Are Your U.S. Treasury Bonds Safe?
On its face, the probability of the U.S. defaulting on its spiraling debts seems highly unlikely. But that’s not what the markets think. The price of insurance against such a default—using derivatives known as credit default swaps—has jumped by more than 50% in the private market in recent months. According to CMA DataVision in London, a specialist in these contracts, it will now cost you 0.34% of the principal per year to buy default insurance on U.S. government bonds. If you held $1 million in Treasurys, insuring against default would cost you $3,400 for the year. A few months back, insuring those bonds would’ve cost less than $2,000.
The cost of insuring government bonds has risen world-wide in the last couple of months, partly over worries about deteriorating government finances, and partly in response to the Dubai debt crisis. Insuring British government bonds will cost you 0.77% for the year, while Dubai bondholders will pay more than 5%.
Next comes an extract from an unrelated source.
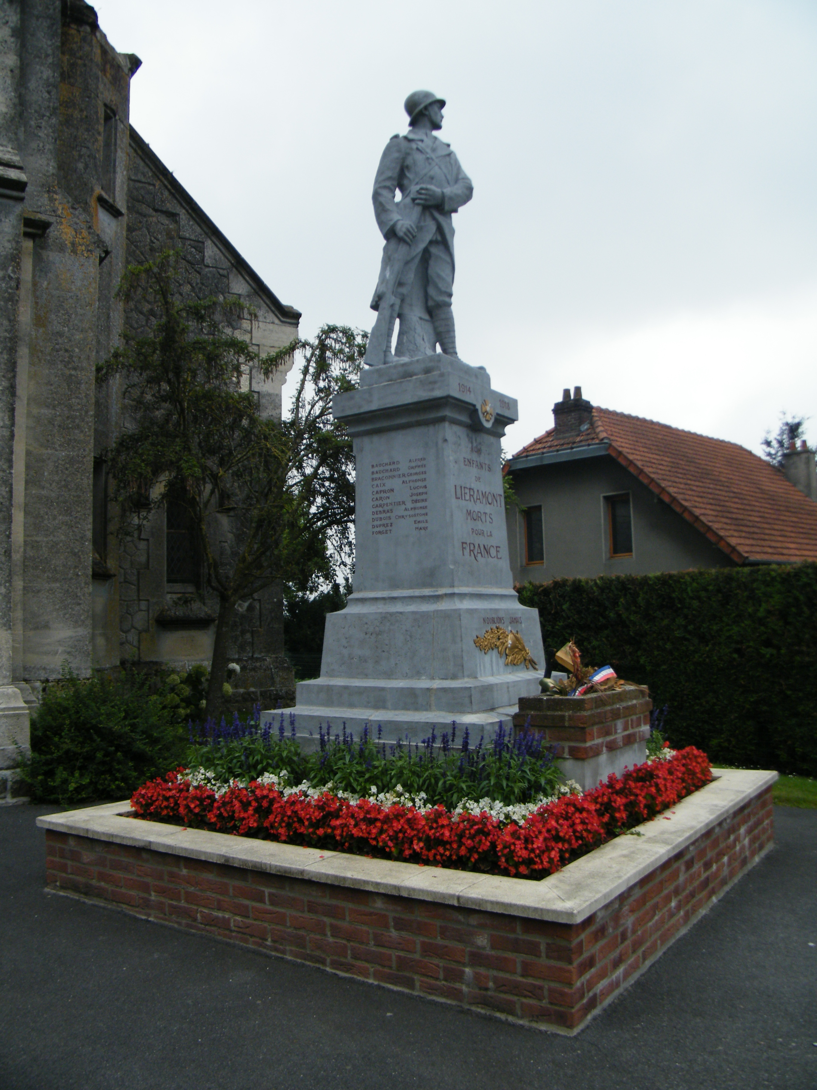 Monument aux morts pour la France.

Yet CMA DataVision calculates that professional investors with real money in the game still think there is a 3% or so chance that the U.S. might default within five years. And that 0.34% annual insurance cost is pretty hefty compared to the gross yield on five-year Treasury bonds, right now just 2.1% a year.
For investors, the greatest danger is not that America could formally default on its debts, it’s that the government may informally default by unleashing inflation.